Reflections on Mamdani

Yesterday (2017/08/23) I streamed a talk by Mahmood Mamdani at UCT. The talk in many ways was reflective of #RhodesMustFall and #FeesMustFall, and Mamdani’s hand in inspiring much of the protest action UCT, South Africa, and the world have recently been seeing.

There are two aspects I’d like to reflect on. Both refer to the decolonization project according to Mamdani, which I think directly ties with much discussion occurring around the nature of African academics and intellectuals. Notably, my father, Sibusiso Vil-Nkomo, an economist, often brings up what he feels to be a dearth of meaningful South African academics, within his field and others.

The first point that stuck is Mamdani’s mention of Theory construction. He discussed the issues Africa has faced, around the Western One-Size-Fits-All  approach the West has often taken to non-Western nations. For example, the blind application of free-market economic models imposed on many third-world nations by the IMF, where many of these economies were not ready. In some instances their local industries were not ready to compete with an influx of better developed Western goods and companies, or their poverty and inequality levels required a more corrective socialist approach to bridge income disparity.

Mamdani believes the decolonization project includes the construction of African Theory, in order to come up with our own models that actually effectively work for our context, instead of blindly applying Western theory to African cases. I believe this is a great challenge for all non-Western intellectuals to take, to develop theory that reflects context and history.

The second point that struck me is regarding a question that was asked. One of the students asked how might a decolonized Africa look. Fascinatingly, Mamdani did not jump and say, hey look, I have all the answers, it will look like A, or B. He acknowledged the deficit and paradox in Africans being the “victims” of European lenses in much of our learning.

However he doesn’t make this a negative. He proposes that he has no idea how a decolonized Africa would look, as it is a burgeoning thing. He suggests we deeply sift through the Western literature to find what we can use and what we can’t. He suggests we simultaneously cultivate and push what native African language and knowledge we have not lost through the colonial project, and again sift through for what we can use in envisioning the future of Africa.

To me this speaks to an Afrofuturism of sorts, that would be the product of both western and non-western thought. Please note, I am not expert in Afrofuturism, so I use this term very loosely. Now this approach does rub some of the more radical students the wrong way, as they are completely anti-western. However I agree 100% with Mamdani that one does not throw the baby out with the bathwater, and I think a completely anti-Western position might look nice on paper, but is an almost impossible position to maintain. Mamdani notes here that all great societies, no matter where they were, flourish via cross-pollination of ideas.

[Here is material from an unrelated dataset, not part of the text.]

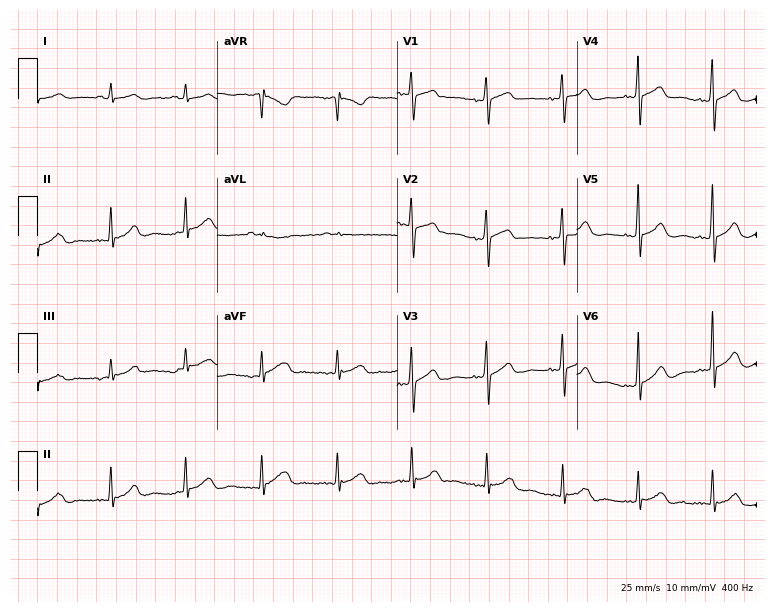
12-lead ECG from a female, 83 years old. Screened for six findings — first-degree AV block, right bundle branch block, left bundle branch block, sinus bradycardia, atrial fibrillation, sinus tachycardia — none is recorded. Only these six findings were labelled.

Western thought itself, while often attempting to isolate itself, was informed by non-western thought, whether acknowledged or not.

This leads me to African Speculative Fiction, among many other African art projects currently on the rise. My mother, Renosi Mokate, also an economist, attended a forum in Dar Es Salaam, held via Woman Advancing Africa. One of the panelists, lamented that authors such as George Orwell envisioned future societies, while African authors were failing to envision a future Africa.  I wholeheartedly disagreed, suggesting the individual may need to delve deeper into the vast treasure trove of African Science-Fiction that already exists. I also mentioned that African Speculative Fiction, while on the rise, is not yet completely mainstream, so the casual Speculative Fiction fan may not even realize what is out there, as breakthroughs into the bigger Western markets (which often dominate our own media outlets) have only just started to occur. I admit, even as an African Speculative Fiction author, I am victim to this, and I’m well behind on my African Speculative Fiction reading. This is something I’m working hard to rectify.

What I couldn’t  say with 100% certainty is whether we are imagining what a decolonized Africa would look like. My gut feeling though is that many probably are. I note again that I am still a bit of a novice to the vast amount of available literature.  I’ve also noted via interactions in the African Science Fiction and Fantasy Reading Group and the African Speculative Fiction Society that many African Science Fiction authors are well read in the areas of  African literature and African philosophy. I’m sure much of this has informed their work.

Either way, I believe this is a great project for African Science-Fiction authors to pursue Like the many Science-Fiction authors before us, we might inspire those in the “hard” and “soft” sciences in their endeavors, and contribute to the conversations of  what a decolonized Africa might look like. We might also contribute to the issue of theory construction in the same manner.